The algorithm selects 101 training samples using an evenly spread interval from \(-4\) to \(+4\). We choose to use 70% of the 101 input training samples for training purposes and 30% for testing purposes. One output node, two input nodes, and four summation nodes make up the neural network. We adjusted the learning rate and the regularization parameter to approximately 0.05 and 0.003, respectively. We choose the starting weights at random from the range \([-0.5, +0.5]\). Ten thousand is the maximum number of iterations.
See the error function’s performance curve for SL2/3, OL2/3, OL1/2, and SL1/2 in Fig. 1. When compared to the other approaches, SL2/3 clearly provides the best approximation performance. Figure 1 displays an improved approximation for the SL2/3 valid function. Table 1 display the average training error (AvTrEr), and running duration of ten experiments. Furthermore, Table 1 displays the the average numbers of neurons eliminated (AvNuNeEl) and the time required by four pruning algorithms across 10 trials. Initial findings demonstrate that SL2/3 outperforms competitors in terms of speedup and generalization, which is highly encouraging.
Example 2
A nonlinear function Eq. (14) has been devised to compare the approximation capabilities of the SL2/3 OL2/3, O \({L}_{1/2}\) and SL1/3.
The technique uses a uniformly distributed interval between − 4 and + 4 to choose 101 training samples. Of the 101 input training samples, we decide to employ 70% for training and 30% for testing. The neural network is composed of four summation nodes, two input nodes, and one output node. We changed the regularization value to about 0.001 and the learning rate to about 0.05. The initial weights are randomly selected from the interval [− 0.5, + 0.5]. The maximum number of iterations is 10,000.
Figure 2 shows the performance curve of the error function for SL2/3, OL2/3, OL1/2, and SL1/2. It is evident that SL2/3 offers the best approximation performance when contrasted with the other methods. An enhanced approximation for the SL2/3 valid function is shown in Fig. 2. Ten experiments’ running times and average training error (AvTrEr) are shown in Table 2. Additionally, Table 2 shows the time needed by four pruning algorithms across ten trials as well as the average number of neurons removed (AvNuNeEl). It is quite encouraging to see that preliminary results show that SL2/3 performs better than competitors in terms of speedup and generalization.
Example 3
Examining how batch gradient algorithms that incorporate four penalty terms perform is the primary goal of this test. By applying penalties using the 2D Gabor function (see Eq. (15)), we demonstrate that the PSNN can approximate functions effectively. The 2D Gabor function takes the following form:
An evenly distributed 6 × 6 grid on \(-0.5\le x\le 0.5\) and \(-0.5\le y\le 0.5\) is used to pick 36 input training samples. Also, the input test samples consist of 256 points chosen at random from a 16 × 16 grid with a range of \(-0.5\le x\le 0.5\) and \(-0.5\le y\le 0.5\). There are 2 input nodes, 5 nodes for summation, and 1 node for output in the neural network. Around 0.6 was the learning rate, and about 0.002 was the regularization parameter that we set. We choose the starting weights at random from the range \([-0.5, +0.5]\). Ten thousand is the maximum number of iterations.

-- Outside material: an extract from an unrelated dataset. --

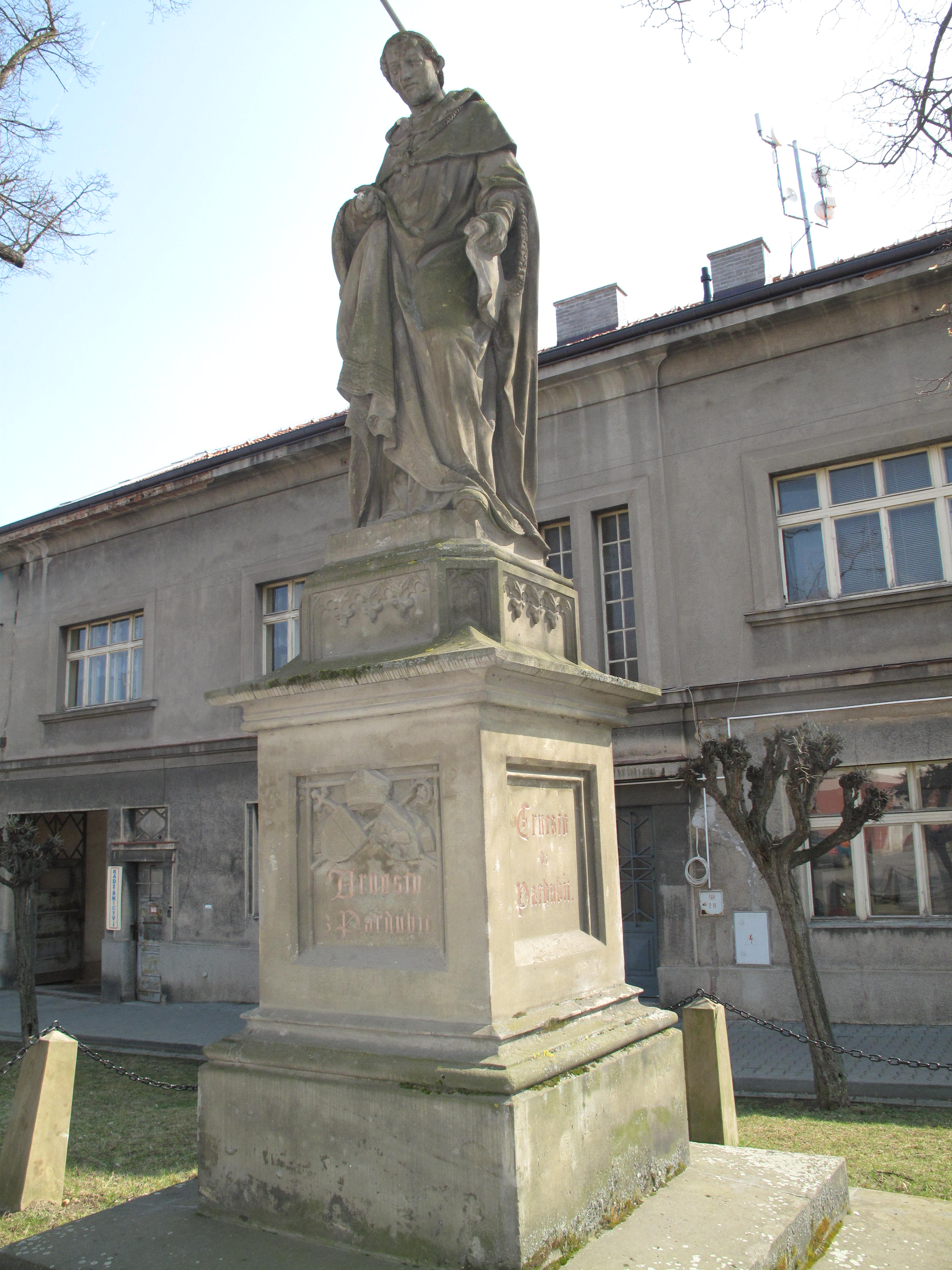 Úvaly, socha Arnošta z Pardubic.

Figure 3 display the four methods’ typical network approximations. Our method SL2/3 provides the best error performance approximation. Each of the four learning algorithms (SL2/3, OL2/3, OL1/2 and SL1/2) had its AvTrEr, and AvNuNeEl given in Table 3. Our SL2/3 approach once again demonstrates superior accuracy and a superior sparsity-promoting characteristic.
Example 4
Because the machine learning algorithm must discover a complicated pattern in the data, the parity problem is difficult. The problem is challenging due to a number of features, such as symmetry, non-linearity, and high dimensionality. The well-known XOR problem can be thought of as a particular instance of the two-dimensional parity problem. The 5-bit parity problem is used in this example. Five input nodes, six summation nodes, and one output node make up the network, which has a regularization parameter of \(\lambda =0.001\) and a learning rate of \(\eta =0.03\). Figure 4 shows the average performance of each of the four algorithms with a maximum number of iterations of 4000. We choose the initial weights at random from the interval \([-0.5, 0.5]\). Table 4 shows the input samples of the 5-dimensional parity problems (Table 5).

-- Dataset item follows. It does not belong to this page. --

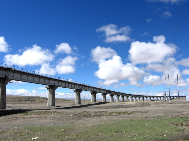 Qingzang railway 青藏鐵路

Figure 4 shows that SL1/2 error function decreases more monotonically than that of OL2/3, OL1/2, and SL1/2. As expected by Theorem A.1, Fig. 4 illustrates how the error functions become closer to very small positive constants. Additionally, the oscillation is eliminated by the SL2/3. The error of SL2/3 is less than that of OL2/3, OL1/2, and S \({L}_{1/2}\) when the training settings are the same. The outcomes of the 10 trials for each learning algorithm are displayed in Tab. 5 for anerge error AvErTr, norm of gradient (AvNoDr), and AvNuNeEl.
Classification problems
In order to verify the performance of the new algorithm proposed in this paper, we compared it with the other three learning algorithms. The classification data sets are selected from the UCI database (https://archive.ics.uci.edu/) and listed in Table 6, which including thirteen binary classification problems. The specification of the network structure and learning parameters for classification problem datasets are listed in Table 6. Each data set is randomly divided into two subsets with a fixed percentage, training, and testing samples are separately set to be 2/3 and 1/3.
To analyze the effectiveness of the experiments, Table 7 lists two performance metrics, namely training accuracy and testing accuracy to show the classification capability of the network. From Table 7, the testing accuracy and training accuracy of the S\({L}_{2/3}\) algorithm is higher than the O\({L}_{2},\) O\({L}_{1}\), O\({L}_{2/3}\), O\({L}_{1/2}\), and S\({L}_{1/2}\) algorithms, it can be concluded that the proposed new algorithm performs well, with better generalization. And in terms of training time, it can be found that the proposed new algorithm takes less time.
Conclusion
In this paper, a new batch gradient method for SPNN with smoothing \({L}_{2/3}\) regularization. This work presents an approach for learning a modified smoothed \({L}_{2/3}\) regularization term. We have identified the strategy to mitigate oscillation and demonstrated its convergence. This technique streamlines the computation of the gradient error function and enhances learning efficiency compared to current results. Consequently, this method produces a more efficient pruning outcome. Furthermore, our study bases its convergence outcomes on a novel premise. Moreover, the theoretical results and advantages of this algorithm are also illustrated by four numerical examples.
Data availability
The datasets and code used during the current study are available from the corresponding author and also professor Yan Xiong (Email: xy-zhxw@163.com) on reasonable request, and the UCI Machine Learning Repository datasets are available in (https://archive.ics.uci.edu/).
References
Hussain, A. J. & Liatsis, P. Recurrent pi-sigma networks for DPCM image coding. Neurocomputing 55(1–2), 363–382 (2003).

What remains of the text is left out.